Here are some suggestions that I have tried:
--Sprinkle chia seeds on yogurt or cereal for breakfast.
--Add freshly ground chia to your smoothies for extra thickening and nutrition.
--Make chia gel by adding 1/4 cup seeds to 2 cups of water and stirring every so often till seeds stay suspended in the gel. Store in refrigerator for up to two weeks.
--Use chia gel to replace one half of the oil in baked goods such as muffins and pancakes.
--Spread chia gel on top of your homemade bread before you bake it to help keep the bread fresh longer. (The seeds will dry out and toast and resemble sesame seeds on the crust of the bread.)
--Replace up to half of the water in yeast breads with chia gel.

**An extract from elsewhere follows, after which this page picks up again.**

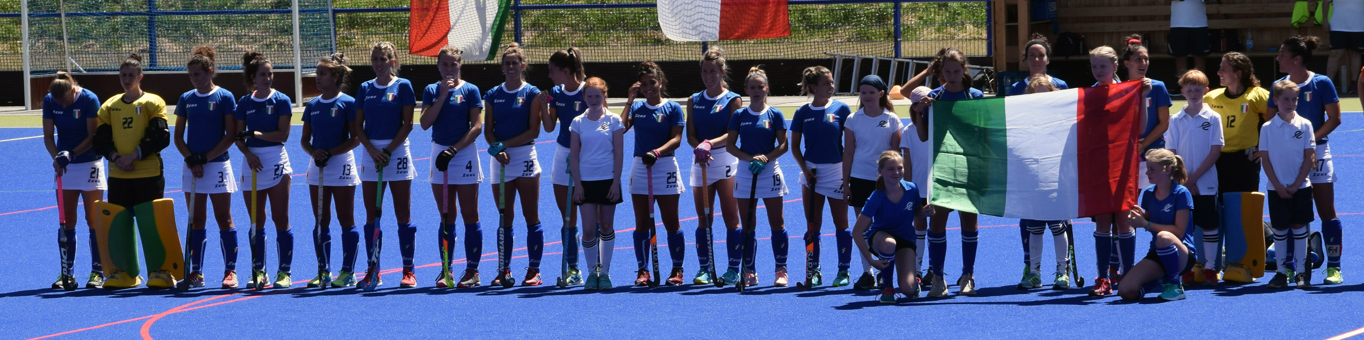 Italienische Hockeynationalmannschaft der Frauen beim Länderspiel gegen Deutschland am 30.06.2018 in Dortmund
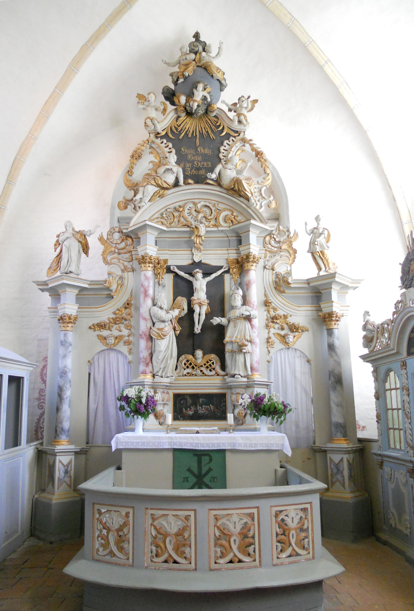 Altar der Katharinen Kirche in Trent
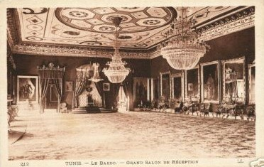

--For “Chia Fresca", combine the juice from one lime with 12-16 oz. of cold water and 1-2 Tablespoons of chia seed. Stir occasionally until chia stays suspended in the water. Enjoy as a refreshing, nutritious, and filling beverage. (I’ve heard you can use grape juice or other juices instead of water and lime juice for a different taste.)
Black or White?
Is there a difference between the more expensive white chia and the black chia? The jury is out on this question. Some sources say that the white chia seeds (really sort of grayish) are higher in nutrition than the black seeds, and some sources say that there is no difference. You will have to decide for yourself if the white seed is worth the extra money.
Many claims about chia
There are many claims about the “super food” qualities of this tiny seed, including that they provide super energy, hormone replacement, medicinal benefits in cancer and arthritis treatment, enhanced academic performance and even restoration of hair loss.
Whether or not any or all of these claims are true, there is no question that chia seeds can have an important place in the diet. Furthermore, rather than being a supplement, they are actually a whole food, which makes them even more desirable, super food or not!